When the DMD gene is “read,” the genetic code — including exons and introns — gets copied into a temporary molecule called messenger RNA. Then, the RNA is edited to remove all of the introns, and the remaining exons are spliced together to form the mature protein-coding sequence that is sent to the cell’s protein-making machinery.
The DMD gene has 79 exons. Certain mutations can result in a frameshift — when the DNA sequence gets out of alignment, causing all of the subsequent parts of the code to be read incorrectly. In these cases, removing exon 51 can “re-align” the code, allowing cells to produce a shorter, but still functional version of the dystrophin protein.
Exondys 51 is an antisense oligonucleotide — lab-made DNA molecules — that binds to exon 51 and causes it to be removed from the messenger RNA along with introns during splicing.
Exondys 51 in clinical trials
Sarepta launched a Phase 2 clinical trial (NCT00844597) in 2009 that tested the safety and efficacy of Exondys 51 in 19 Duchenne patients, all males ages 5 to 15, with DMD mutations amenable to exon 51 skipping. The dose-escalation study started at 0.5 mg of Exondys 51 per kg of the patient’s body weight, and was increased to 1, 2, 4, 10, and 20 mg per kg. The treatment was given weekly for a total of 12 weeks, or about three months. Muscle biopsies were performed at the start of the study and after completion of treatment. Of the 19 participants, seven responded to treatment, with their dystrophin levels increasing from 8.9% of normal before treatment to 16.4% after treatment. Muscle biopsies also showed reduced inflammation in muscle tissue after the therapy. The therapy generally was well-tolerated.
Another Phase 2 trial (NCT01396239) enrolled 12 boys with DMD, ages 7 to 13, who were given Exondys 51 at one of two doses (30 or 50 mg/kg), or a placebo, once weekly for 24 weeks, or about six months.
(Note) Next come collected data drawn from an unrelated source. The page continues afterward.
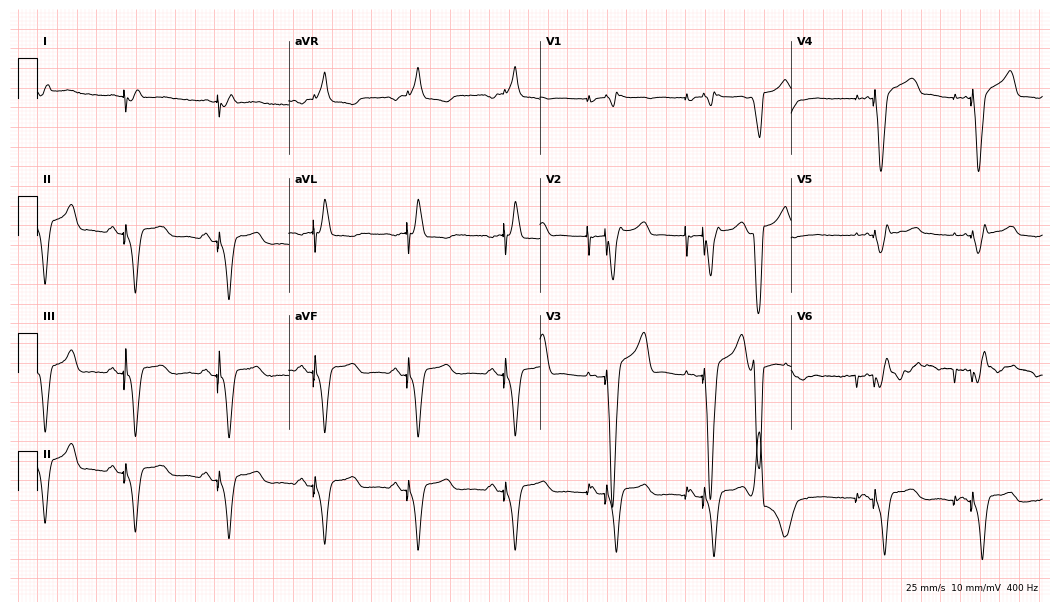
ECG — a 59-year-old male patient. Screened for six findings — first-degree AV block, right bundle branch block (RBBB), left bundle branch block (LBBB), sinus bradycardia, atrial fibrillation (AF), sinus tachycardia — none is recorded.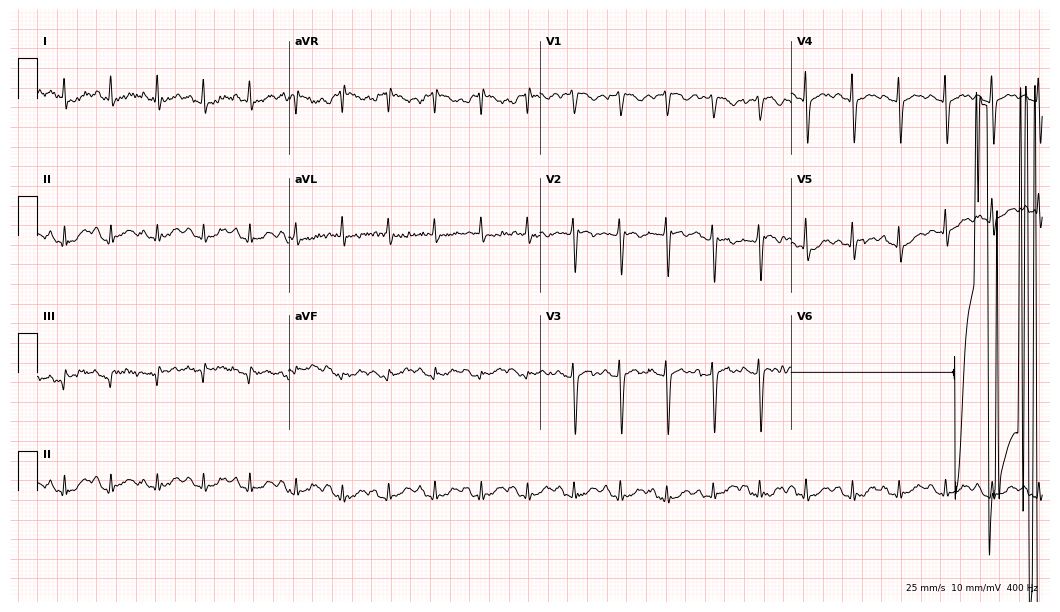
12-lead ECG from a female patient, 55 years old. Screened for six findings — first-degree AV block, right bundle branch block, left bundle branch block, sinus bradycardia, atrial fibrillation, sinus tachycardia — none is recorded. Other findings, if any, are not listed.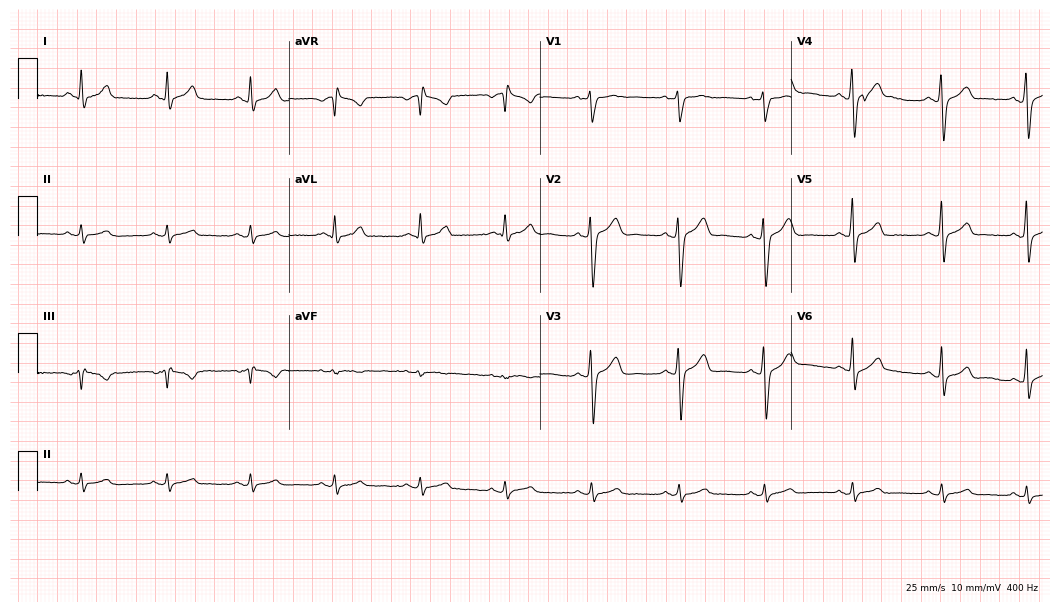
Standard 12-lead ECG recorded from a man, 26 years old (10.2-second recording at 400 Hz). Read as a normal ECG.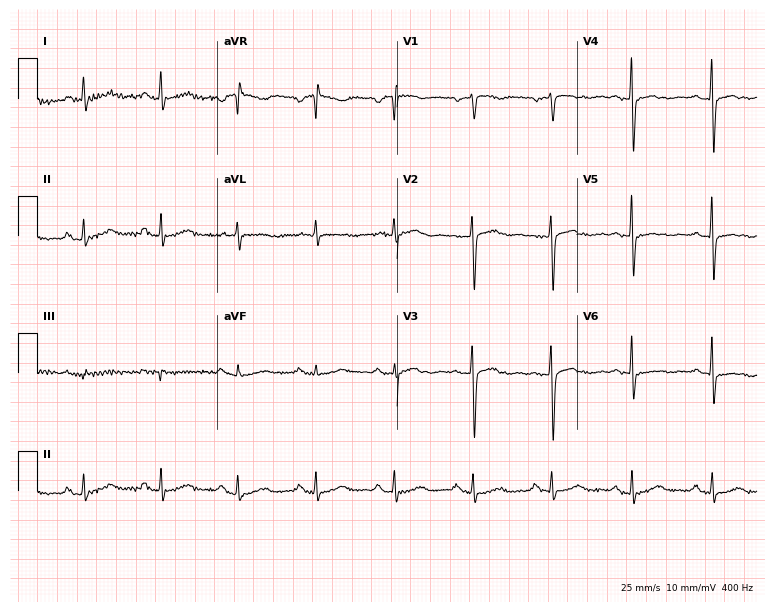
12-lead ECG from a 78-year-old woman (7.3-second recording at 400 Hz). No first-degree AV block, right bundle branch block, left bundle branch block, sinus bradycardia, atrial fibrillation or sinus tachycardia recorded for this tracing.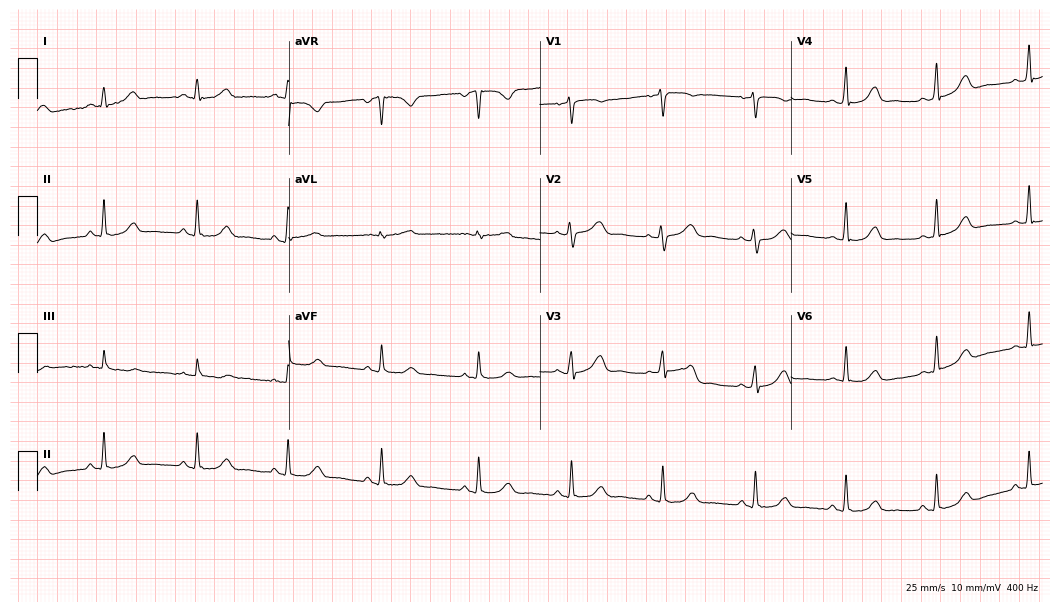
12-lead ECG from a female, 49 years old. Recorded interpretation: within normal limits.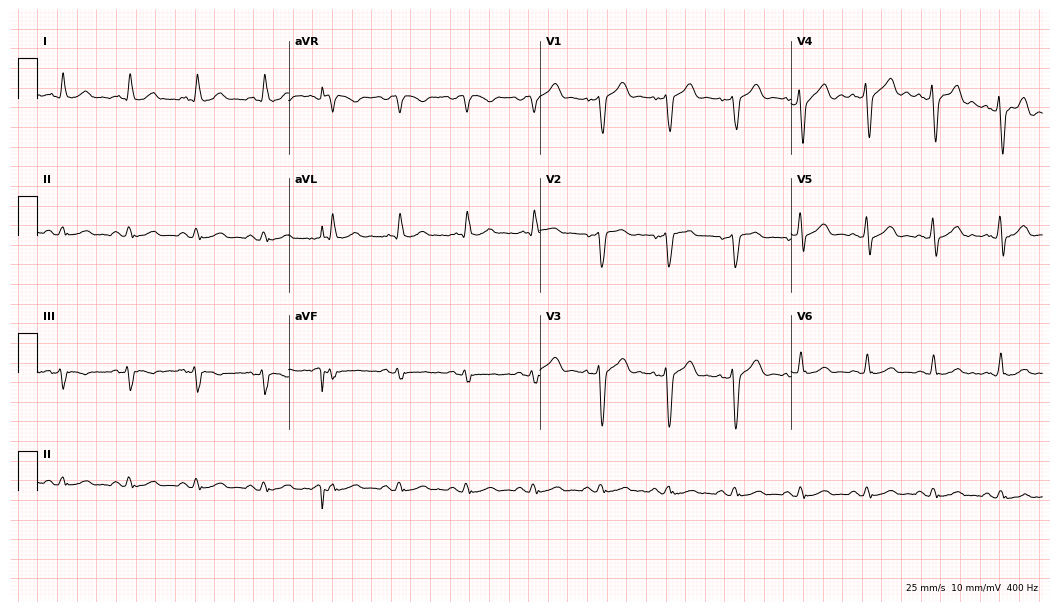
12-lead ECG from a male, 56 years old. Labelled as a normal ECG.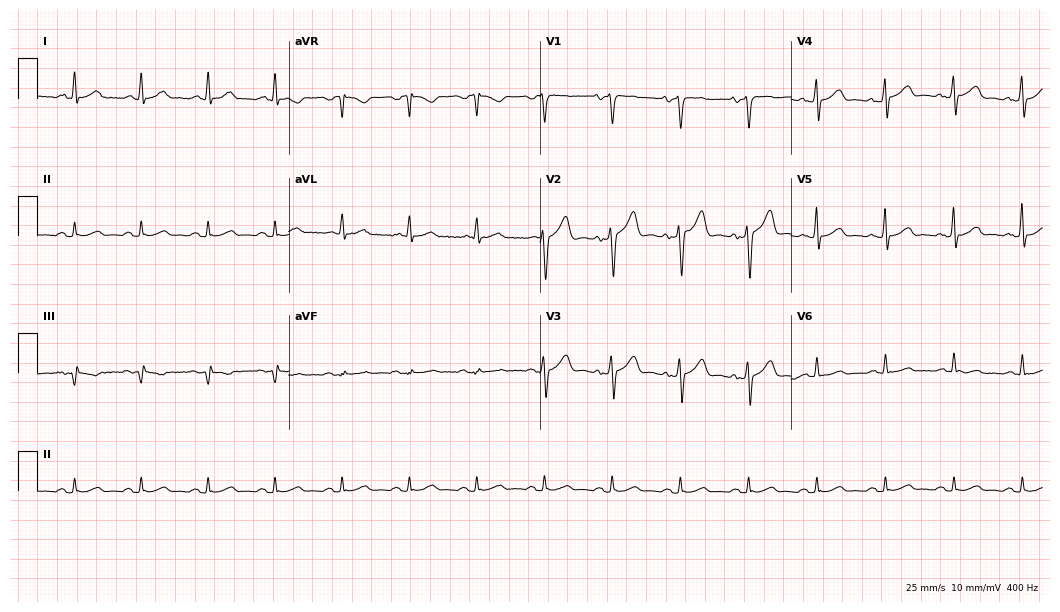
Electrocardiogram, a 58-year-old male. Of the six screened findings (first-degree AV block, right bundle branch block, left bundle branch block, sinus bradycardia, atrial fibrillation, sinus tachycardia), none is recorded. Only these six findings were labelled.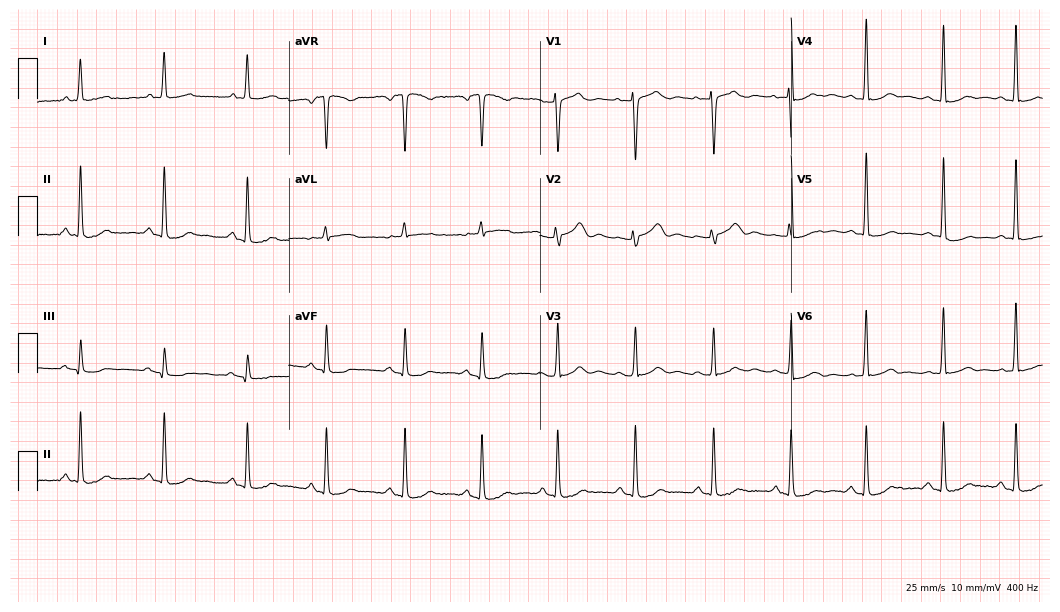
12-lead ECG (10.2-second recording at 400 Hz) from a female patient, 62 years old. Screened for six findings — first-degree AV block, right bundle branch block (RBBB), left bundle branch block (LBBB), sinus bradycardia, atrial fibrillation (AF), sinus tachycardia — none is recorded. Findings outside these six are not listed.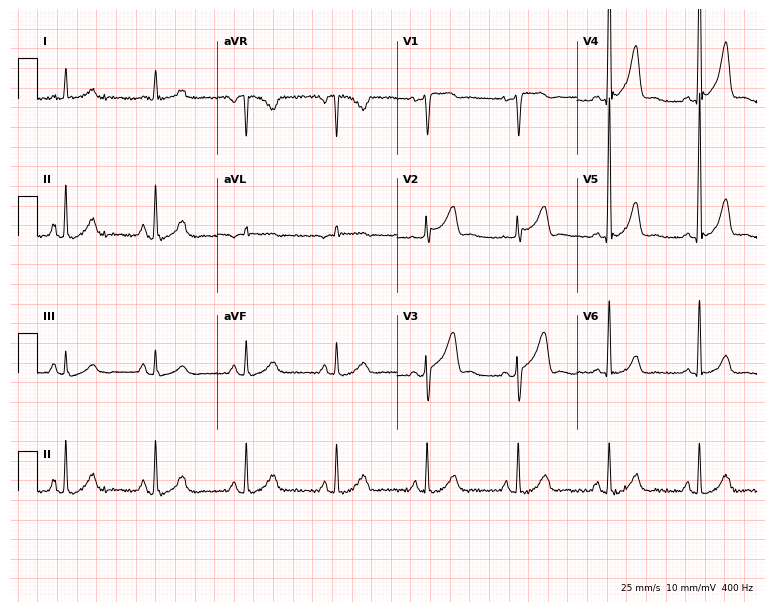
12-lead ECG from a woman, 65 years old (7.3-second recording at 400 Hz). Recorded interpretation: within normal limits.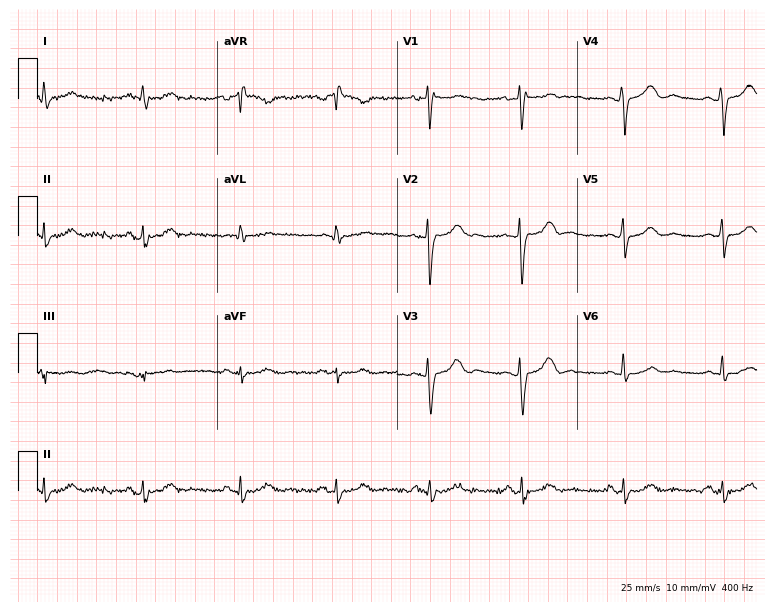
ECG — a 52-year-old female patient. Screened for six findings — first-degree AV block, right bundle branch block (RBBB), left bundle branch block (LBBB), sinus bradycardia, atrial fibrillation (AF), sinus tachycardia — none is recorded.

All of the participants then continued into an extension study (NCT01540409) where all were treated with Exondys 51. The results showed that, compared with the natural course of DMD, patients treated with Exondys 51 experienced a significantly slower decline in lung function.
After 180 weeks, or nearly three and a half years of treatment, the average dystrophin level was just under 1% of what is seen in people without DMD. Notably it was not clear whether this represented an increase due to insufficient data on levels prior to treatment. The treatment’s effect on physical function also was unclear: over the three-year study, two of the 12 participants lost the ability to walk, as did six of 13 historical controls in a similar period of time.
Sarepta then sponsored a Phase 3 study called PROMOVI (NCT02255552) that enrolled boys with DMD, ages 7 to 16, who were treated with Exondys 51 at 30 mg/kg per week for about two years. The study included 79 boys with mutations amenable to exon 51 skipping; 30 with ineligible mutations also were included, but these patients were deemed unusable as a control group because the natural course of DMD varies based on mutation. Results showed that the treatment increased dystrophin levels by about sevenfold. Comparisons with historical data and data from prior trials suggested that treatment with Exondys 51 led to clinically meaningful improvements in lung function and in the distance that participants could walk in six minutes, a measure commonly used to assess physical function in ambulatory patients.
An analysis of combined data from these trials and another Phase 2 study (NCT02286947) indicated that treatment with Exondys 51 could significantly slow the decline in lung function compared with treatment with glucocorticoids, a standard therapy for DMD. Benefits in lung function were seen regardless of whether participants were able to walk. Several other Phase 2 clinical trials sponsored by Sarepta (NCT02420379, NCT03218995) have further evaluated the safety profile of Exondys 51 in boys with DMD.
Sarepta is currently running a two-part Phase 3 study (NCT03992430) — slated to run through 2026 — to further investigate the safety, efficacy, and pharmacological properties of the treatment. The first part will be an open-label dose escalation trial investigating higher dosages than the previously used 30 mg/kg in about 10 patients amenable to exon 51 skipping therapy. The second portion of the study will be a double-blind, dose-finding and dose-comparing (to the 30 mg/kg dosage) trial in an estimated 144 patients. The study is ongoing at sites in North America, Korea, and Taiwan; participants are actively being recruited at some sites.
Exondys 51 is given via a weekly infusion into the bloodstream at a dosage of 30 mg/kg. Each infusion lasts about 35 to 60 minutes.
The most common side effects associated with Exondys 51 treatment include vomiting and balance problems.
Some people may experience an allergic reaction to Exondys 51, which can manifest with symptoms such as cough. lung spasms, or abnormal heart rate. If such a reaction occurs, appropriate medical management should be given to control symptoms, and the Exondys 51 infusion may be slowed or stopped.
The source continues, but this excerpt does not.